Abstract : The long-term goal of the project is to develop realistic, functional parameterizations of stratified turbulent mixing usable in numerical circulation models of oceans and costal seas. Specifically, we aim at developing models which explicitly allow for the coexistence and three-way interaction of three major components of stratified geophysical flows: mean currents, internal inertia gravity waves (IGW) and smallscale, 3D turbulence. Here, mean loosely refers to any current that - in contrast to IGWs and turbulence - can be explicitly resolved in a variety of operational numerical models. Traditional turbulence closures, which our approach extends, only acknowledge the existence of two of the three flow components, turbulence and sheared mean currents. They are thus ignorant of the direct energy flux from breaking IGWs to turbulence. As to its importance, we note that this direct energy flux from IGWs powers the turbulent mixing in the bulk of the depths of the world ocean.
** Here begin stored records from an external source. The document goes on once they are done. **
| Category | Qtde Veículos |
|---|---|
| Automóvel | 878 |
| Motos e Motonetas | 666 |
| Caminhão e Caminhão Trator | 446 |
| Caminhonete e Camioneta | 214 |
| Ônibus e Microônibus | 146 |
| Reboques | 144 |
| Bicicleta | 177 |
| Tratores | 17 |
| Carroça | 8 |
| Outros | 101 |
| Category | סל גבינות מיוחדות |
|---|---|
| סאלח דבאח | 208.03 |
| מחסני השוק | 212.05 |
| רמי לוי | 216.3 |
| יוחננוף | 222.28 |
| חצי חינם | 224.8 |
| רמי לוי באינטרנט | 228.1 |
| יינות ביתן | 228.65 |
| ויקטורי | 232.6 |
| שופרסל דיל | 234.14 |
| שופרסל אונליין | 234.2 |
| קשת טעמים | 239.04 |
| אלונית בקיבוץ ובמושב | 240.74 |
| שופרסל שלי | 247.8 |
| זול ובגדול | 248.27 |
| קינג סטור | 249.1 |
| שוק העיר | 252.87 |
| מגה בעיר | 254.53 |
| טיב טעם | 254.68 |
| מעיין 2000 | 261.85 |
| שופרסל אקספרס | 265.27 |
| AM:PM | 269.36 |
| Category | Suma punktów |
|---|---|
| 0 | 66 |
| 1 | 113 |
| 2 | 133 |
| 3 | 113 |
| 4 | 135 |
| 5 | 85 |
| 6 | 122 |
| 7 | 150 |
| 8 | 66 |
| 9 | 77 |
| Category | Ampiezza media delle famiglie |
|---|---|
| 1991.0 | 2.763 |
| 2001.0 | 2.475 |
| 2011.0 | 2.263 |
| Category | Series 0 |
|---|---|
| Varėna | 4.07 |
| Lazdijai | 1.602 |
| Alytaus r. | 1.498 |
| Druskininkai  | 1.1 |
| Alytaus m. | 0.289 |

The objectives of the project are to (i) develop a two-equation, closure-like turbulence model with turbulent kinetic energy (TKE) production and turbulence length and time scales resulting from mean shear and IGWs simultaneously and (ii) to test the new algorithm through comparisons with observed flows. Our chosen problem is rather challenging. Within the current project we intend to provide a proof of concept.